Non-erased types in annotations will be type checked at runtime. For example, consider this function:
def twice(x: int) -> int: return x * 2
If you try to call this function with a float
or str
argument,
you'll get a type error on the call site, even if the call site is not
being type checked:
twice(5) # OK twice(2.2) # TypeError twice("blah") # TypeError
Also, values with inferred types will be type checked. For example,
consider a call to the stdlib function socket.gethostname()
in
compiled code. This function is not compiled (no stdlib modules are
compiled with mypyc), but mypyc uses a library stub file to infer
the return type as str
. Compiled code calling gethostname()
will fail with TypeError
if gethostname()
would return an
incompatible value, such as None
:
import socket # Fail if returned value is not a str name = socket.gethostname()
Note that gethostname()
is defined like this in the stub file for
socket
(in typeshed):
def gethostname() -> str: ...
Thus mypyc verifies that library stub files and annotations in non-compiled code match runtime values. This adds an extra layer of type safety.
Casts such as cast(str, x)
will also result in strict type
checks. Consider this example:
from typing import cast ... x = cast(str, y)
The last line is essentially equivalent to this Python code when compiled:
if not isinstance(y, str): raise TypeError(...) x = y
In interpreted mode cast
does not perform a runtime type check.
Native classes behave differently from Python classes.

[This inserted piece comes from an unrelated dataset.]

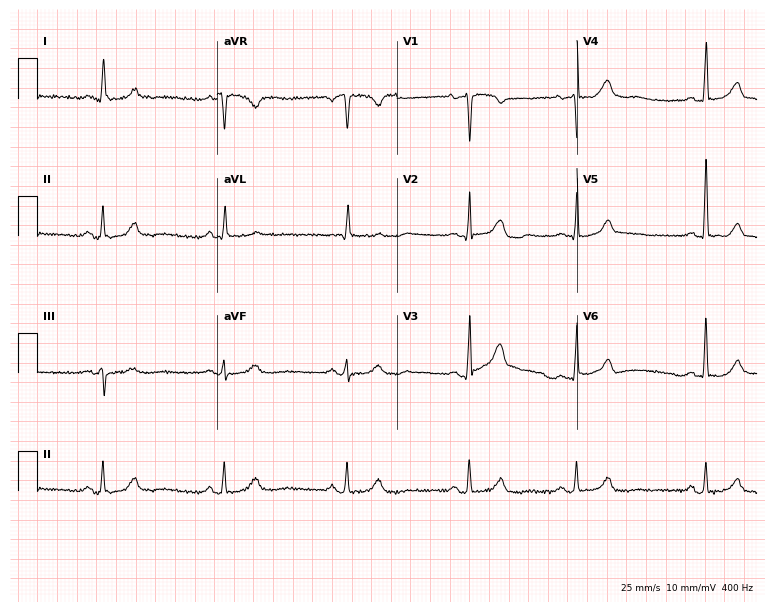
Resting 12-lead electrocardiogram (7.3-second recording at 400 Hz). Patient: a 70-year-old female. Read as a normal ECG.

See :ref:`native-classes` for the details.
Some primitive types behave differently in compiled code to improve performance.
int
objects use an unboxed (non-heap-allocated) representation for small
integer values. A side effect of this is that the exact runtime type of
int
values is lost. For example, consider this simple function:
def first_int(x: List[int]) -> int: return x[0] print(first_int([True])) # Output is 1, instead of True!
bool
is a subclass of int
, so the above code is
valid. However, when the list value is converted to int
, True
is converted to the corresponding int
value, which is 1
.
Note that integers still have an arbitrary precision in compiled code, similar to normal Python integers.
Fixed-length tuples are unboxed, similar to integers. The exact type
and identity of fixed-length tuples is not preserved, and you can't
reliably use is
checks to compare tuples that are used in compiled
code.
References to functions, types, most attributes, and methods in the same :ref:`compilation unit <compilation-units>` use early binding: the target of the reference is decided at compile time, whenever possible. This contrasts with normal Python behavior of late binding, where the target is found by a namespace lookup at runtime. Omitting these namespace lookups improves performance, but some Python idioms don't work without changes.
Note that non-final module-level variables still use late binding. You may want to avoid these in very performance-critical code.
Examples of early and late binding:
from typing import Final import lib # "lib" is not compiled x = 0 y: Final = 1 def func() -> None: pass class Cls: def __init__(self, attr: int) -> None: self.attr = attr def method(self) -> None: pass def example() -> None: # Early binding: var = y func() o = Cls() o.x o.method() # Late binding: var = x # Module-level variable lib.func() # Accessing library that is not compiled
Since mypyc function and class definitions are immutable, you can't perform arbitrary monkey patching, such as replacing functions or methods with mocks in tests.
Note
Each compiled module has a Python namespace that is initialized to
point to compiled functions and type objects. This namespace is a
regular dict
object, and it can be modified. However,
compiled code generally doesn't use this namespace, so any changes
will only be visible to non-compiled code.
Compiled code currently doesn't check for stack overflows. Your program may crash in an unrecoverable fashion if you have too many nested function calls, typically due to out-of-control recursion.
Note
This limitation will be fixed in the future.
Compiled code replaces a reference to an attribute declared Final
with
the value of the attribute computed at compile time. This is an example of
:ref:`early binding <early-binding>`. Example:
MAX: Final = 100 def limit_to_max(x: int) -> int: if x > MAX: return MAX return x
The two references to MAX
don't involve any module namespace lookups,
and are equivalent to this code:
def limit_to_max(x: int) -> int: if x > 100: return 100 return x
When run as interpreted, the first example will execute slower due to the extra namespace lookups. In interpreted code final attributes can also be modified.
Some Python features are not supported by mypyc (yet). They can't be used in compiled code, or there are some limitations. You can partially work around some of these limitations by running your code in interpreted mode.
Native classes can only use these dunder methods to override operators:
__eq__
__ne__
__getitem__
__setitem__
Note
This limitation will be lifted in the future.
Generator expressions are not supported. To make it easier to compile existing code, they are implicitly replaced with list comprehensions. This does not always produce the same behavior.
To work around this limitation, you can usually use a generator function instead. You can sometimes replace the generator expression with an explicit list comprehension.
Native classes can't contain arbitrary descriptors. Properties, static methods and class methods are supported.
Frames of compiled functions can't be inspected using inspect
.
Compiled functions don't trigger profiling and tracing hooks, such as
when using the profile
, cProfile
, or trace
modules.
You can't set breakpoints in compiled functions or step through
compiled functions using pdb
. Often you can debug your code in
interpreted mode instead.